第103章 私通流寇!

    县衙后街,某处院落内。

    夜色如墨。

    院内却灯火通明,三间厢房,分别关着三伙人。

    钱、孙两家被分开看管,哭嚎与求饶声被棉布堵在嘴里发不出,只偶尔透出几缕,反倒让这院子显得愈发死寂。

    姜涛的手下正挨个炮制他们。

    这些被前锦衣卫的调教过的探子,撬开养尊处优的商贾的嘴,比撬开一个蚌壳还容易。

    冰冷的刀锋贴上脖颈,再用最平静的语气描述几种花样死法,就足以让他们把祖宗三代的家底都抖落得一干二净。

    一张张写满金银、地契、商铺的清单,雪片般汇总到姜涛手里。

    而陈海,正站在关押徐子宾的屋子中央。

    罗虎与姜涛,如两尊铁塔,分立其左右。

    一盏油灯,火苗摇曳,将三人的影子在墙壁上拉扯得如同鬼魅。

    徐子宾被捆得像个肉粽,瘫在冰冷的地上,嘴里塞着破布。

    陈海不说话,只是看着他。

    这种无声的审视,比任何酷刑都更让人崩溃。

    罗虎在一旁看得直撇嘴,嫌恶地“呸”了一声,压低声音对姜涛道:

    “就这怂样,还当知县?俺们寨子里随便拉个伙夫都比他有骨气。”

    姜涛没理他,目光只追随着陈海。

    陈海抬了抬下巴。

    一名亲兵上前,一把扯出徐子宾嘴里的布团。

    “呼……呼……”

    新鲜空气涌入肺里,徐子宾剧烈呛咳,一能开口,便不顾一切地嘶喊起来,声音尖利刺耳。

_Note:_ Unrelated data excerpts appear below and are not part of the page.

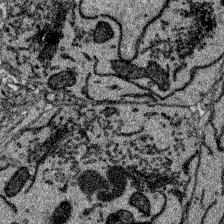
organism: Zebrafish
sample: Larval olfactory bulb
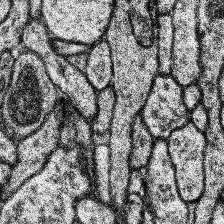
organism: Human
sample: Temporal Lobe
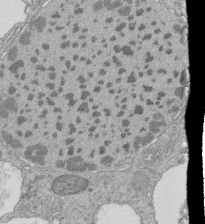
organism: Tetrahymena
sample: Cilia in tetrahymena
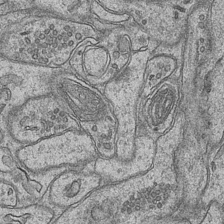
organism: Mouse
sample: CA1 Hippocampus
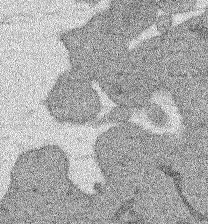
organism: Human
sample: HeLa cells
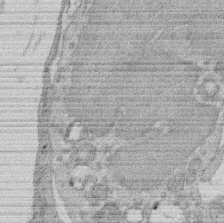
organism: Rat
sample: Salivary granule
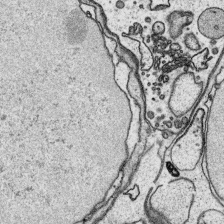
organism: Platynereis dumerilii
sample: Parapodia
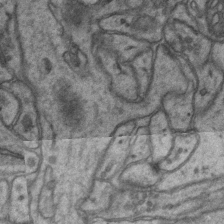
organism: Mouse
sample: CA1 Hippocampus
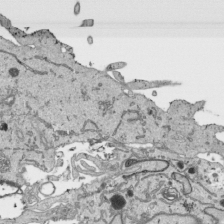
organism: Human
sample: Mitochondria in HCT116 cells
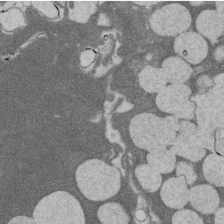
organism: Rat
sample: Salivary granule
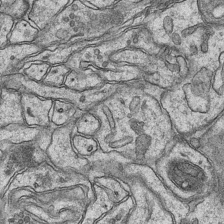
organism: Mouse
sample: CA1 Hippocampus
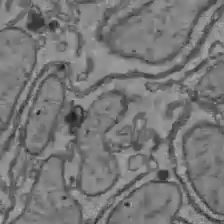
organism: C57BL Mouse
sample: Liver
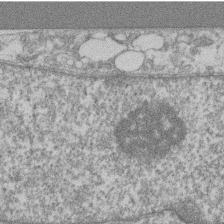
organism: Mouse
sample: T cell stromal cell synapse
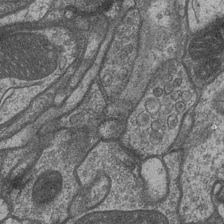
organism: Drosophila
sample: Optic medulla
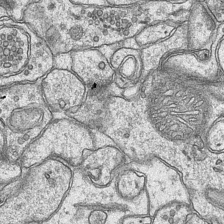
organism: Mouse
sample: CA1 Hippocampus
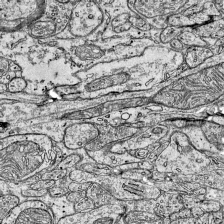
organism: Mouse
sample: Visual Cortex
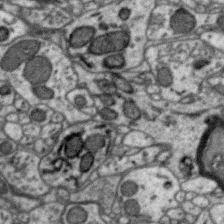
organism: Zebra finch
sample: Brain
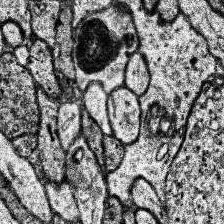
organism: Human
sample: Temporal Lobe
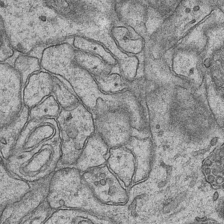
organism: Mouse
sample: CA1 Hippocampus
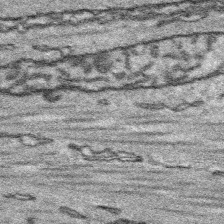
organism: Platynereis dumerilii
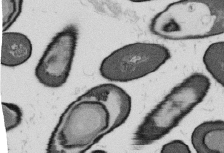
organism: B. subtilis
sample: Bacterial spore
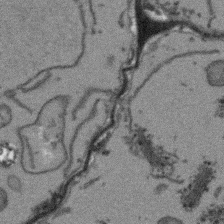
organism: Arabidopsis thaliana
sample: Root tip
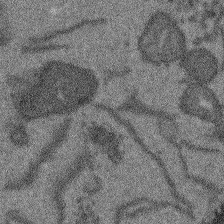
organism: Arabidopsis thaliana
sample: Root tip
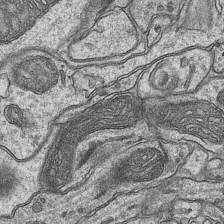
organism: Mouse
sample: CA1 Hippocampus
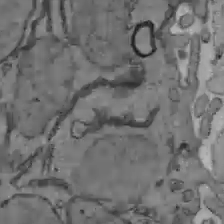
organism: C57BL Mouse
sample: Liver
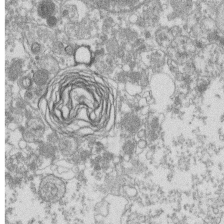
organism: Human
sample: HeLa cell HIV synapse
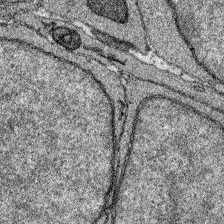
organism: Zebrafish
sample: Larval olfactory bulb
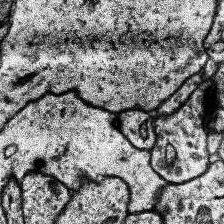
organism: Human
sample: Temporal Lobe
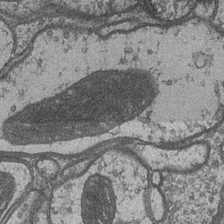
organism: Drosophila
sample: Optic medulla
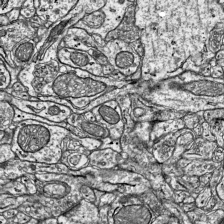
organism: Mouse
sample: Visual Cortex
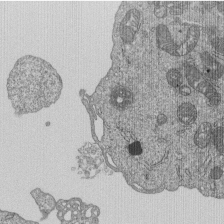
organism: Human
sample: MDA-MB-231 cells
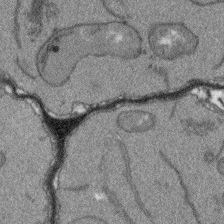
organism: Arabidopsis thaliana
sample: Root tip
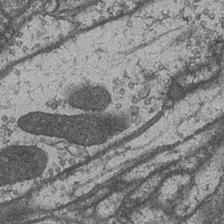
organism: Drosophila
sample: Optic medulla
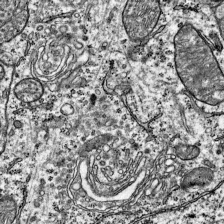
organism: Mouse
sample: Visual Cortex
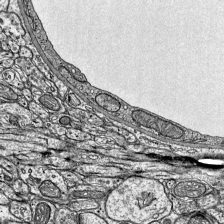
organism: Mouse
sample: Visual Cortex
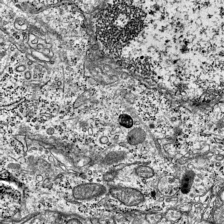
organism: Mouse
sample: Visual Cortex
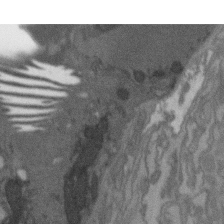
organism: C. elegans
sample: AFD neurons C. elegans
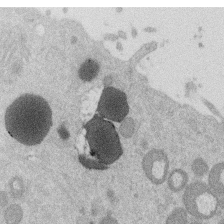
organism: Mouse
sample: Dividing mouse embryo 1 cell stage
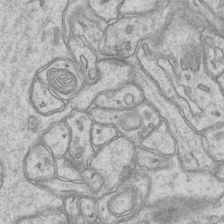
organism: Mouse
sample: CA1 Hippocampus
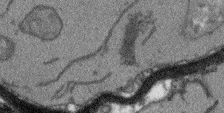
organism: Arabidopsis thaliana
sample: Root tip
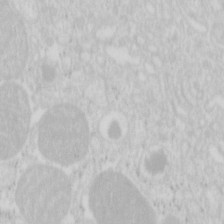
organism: Mouse
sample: Pancreas
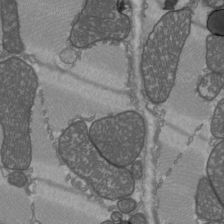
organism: C57BL Mouse
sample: Heart
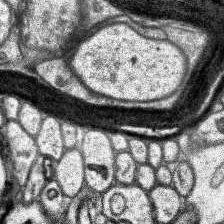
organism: Human
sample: Temporal Lobe
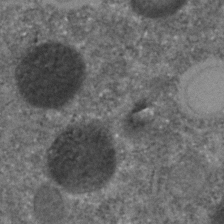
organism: C. elegans
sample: C. elegans embryo
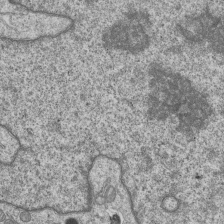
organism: Human
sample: MDA-MB-231 cells
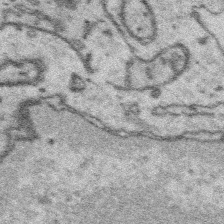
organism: Platynereis dumerilii
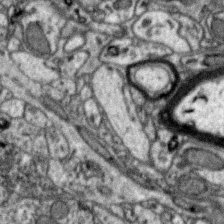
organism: Zebra finch
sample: Brain
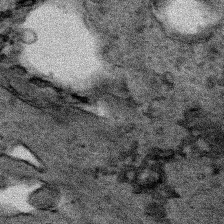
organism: Human
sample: Mitochondria in HCT116 cells
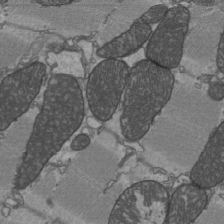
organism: C57BL Mouse
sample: Heart
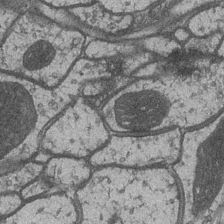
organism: Drosophila
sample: Optic medulla
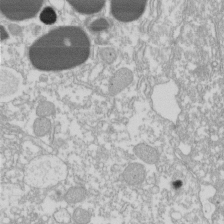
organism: Xenopus
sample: Cilia; centrioles in frog embryo cells
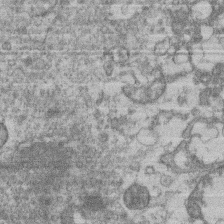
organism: Mouse
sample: T cell stromal cell synapse
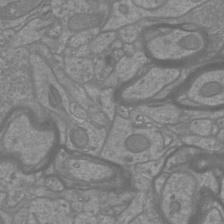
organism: Mouse
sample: Cortical neurons
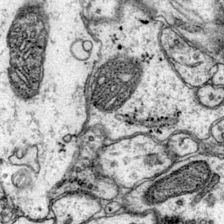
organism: Mouse
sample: Primary visual cortex
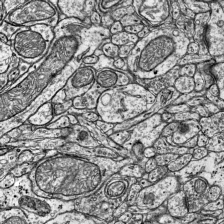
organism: Mouse
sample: Visual Cortex
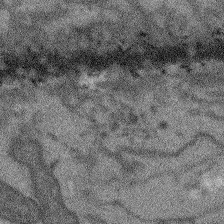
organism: Arabidopsis thaliana
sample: Root tip
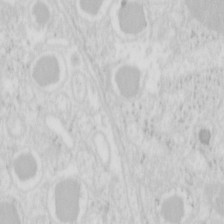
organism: Mouse
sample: Pancreas
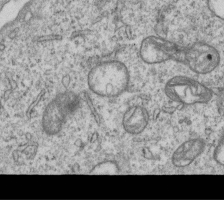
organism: Human
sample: MDA-MB-231 cells
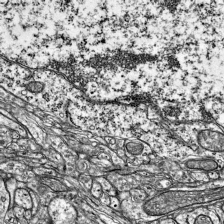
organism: Mouse
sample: Visual Cortex
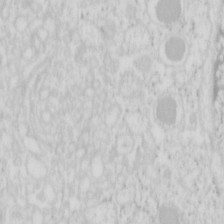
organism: Mouse
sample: Pancreas
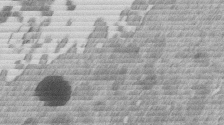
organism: Mouse
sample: Dividing mouse embryo 1 cell stage
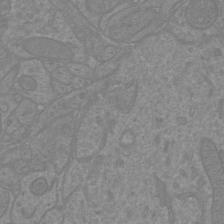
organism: Mouse
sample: Cortical neurons
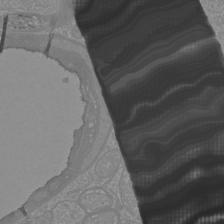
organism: Mouse
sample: Cortical neurons
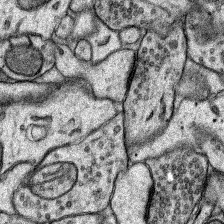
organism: Rat
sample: Hippocampus
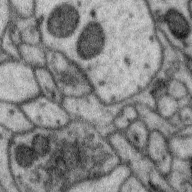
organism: Zebra finch
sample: Brain
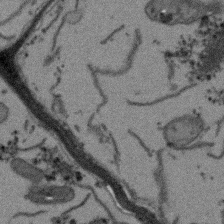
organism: Arabidopsis thaliana
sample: Root tip
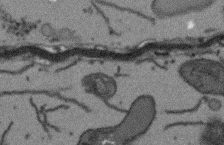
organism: Arabidopsis thaliana
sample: Root tip
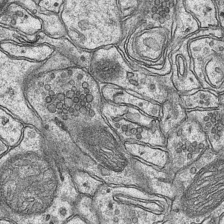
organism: Mouse
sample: CA1 Hippocampus
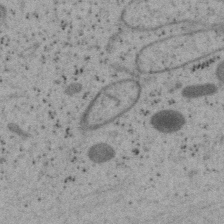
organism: Human
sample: HeLa cells
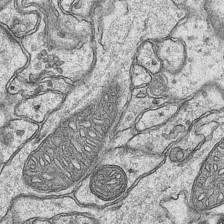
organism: Mouse
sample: CA1 Hippocampus
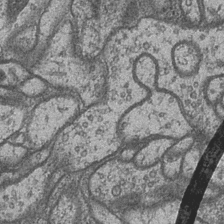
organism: Drosophila
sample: Optic medulla
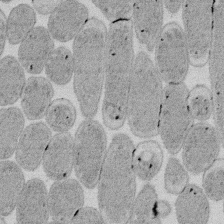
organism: E. coli
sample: Bacterial nucleoid
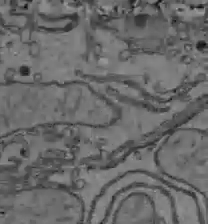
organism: C57BL Mouse
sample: Liver
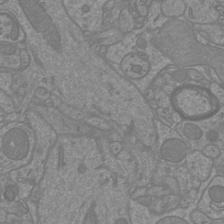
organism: Mouse
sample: Cortical neurons
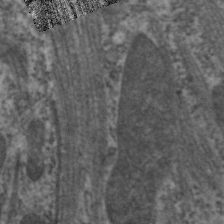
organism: C. elegans
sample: Pharynx
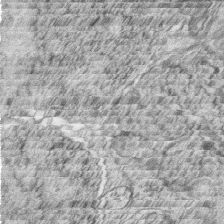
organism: Zebrafish
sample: synaptic ribbons in rod cells and cone cells
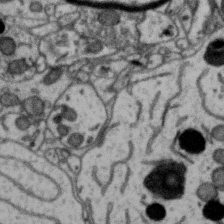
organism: Zebra finch
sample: Brain
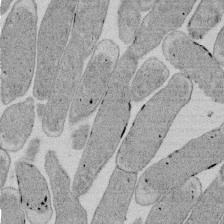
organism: E. coli
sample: Bacterial nucleoid
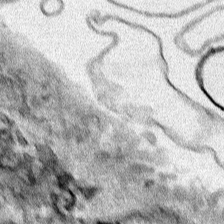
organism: Human
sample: Mitochondria in HCT116 cells
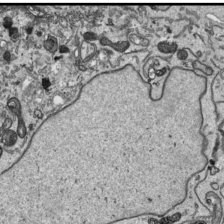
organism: Human
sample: Mitochondria in HCT116 cells
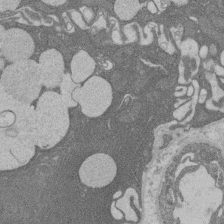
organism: Rat
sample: Salivary granule
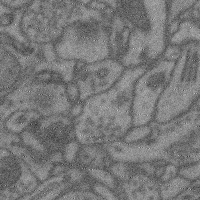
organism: Mouse
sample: Cerebral cortex
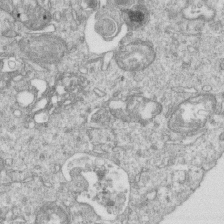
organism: Mouse
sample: Activated OT-1 CD8+ T cells
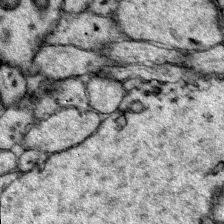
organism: Mouse
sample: Primary visual cortex
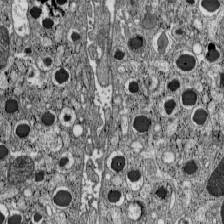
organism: C57BL Mouse
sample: Pancreatic islet
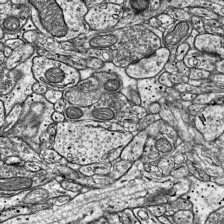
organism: Mouse
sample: Visual Cortex
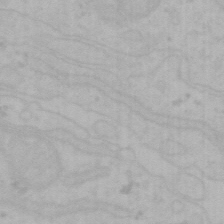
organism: Mouse
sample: Choroid plexus
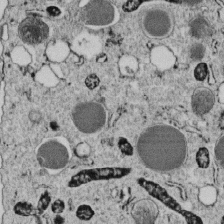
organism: C. elegans
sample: C. elegans embryo early stage
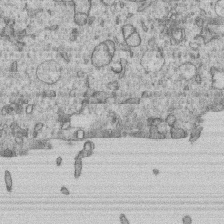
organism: Human
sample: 1205lu cells
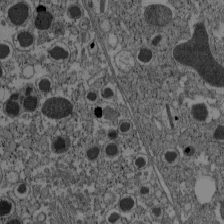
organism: C57BL Mouse
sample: Pancreatic islet
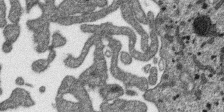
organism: Human
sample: Lung epithelial cells infected with SARS-CoV-2
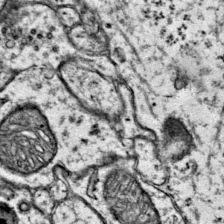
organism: Mouse
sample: Primary visual cortex
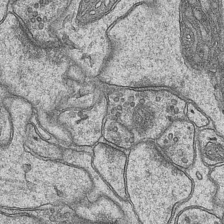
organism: Mouse
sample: CA1 Hippocampus

    “好汉!大王!爷爷!饶命啊!小人有眼不识泰山,冲撞了各位英雄!求你们饶我狗命!我……我有钱!我有很多钱!”

    他拼命想磕头,手脚被缚,只能在地上徒劳地蠕动,姿态要多难看有多难看。

    陈海又是一个眼色。

    亲兵上前,粗暴地扯下蒙在他头上的黑布。

    光线刺眼,徐子宾眯缝着眼,好半天才适应。

    他惊恐地扫视着屋内几个煞神般的壮汉,最后,目光定格在了一张既熟悉又陌生的脸上。

    徐子宾的瞳孔猛地一缩,脸上的血色“唰”地褪尽。

    “姜……姜掌柜?”

    他难以置信地叫出声。

    “是你?是你们?”

    姜涛脸上的络腮胡早已撕掉,露出本来的面目。

    他向前一步,居高临下地俯视着瘫软在地的县尊大人,嘴角挂着一丝冰冷的弧度。

    “县尊大人好记性,光临小人那破店一次,就记得这么清楚。”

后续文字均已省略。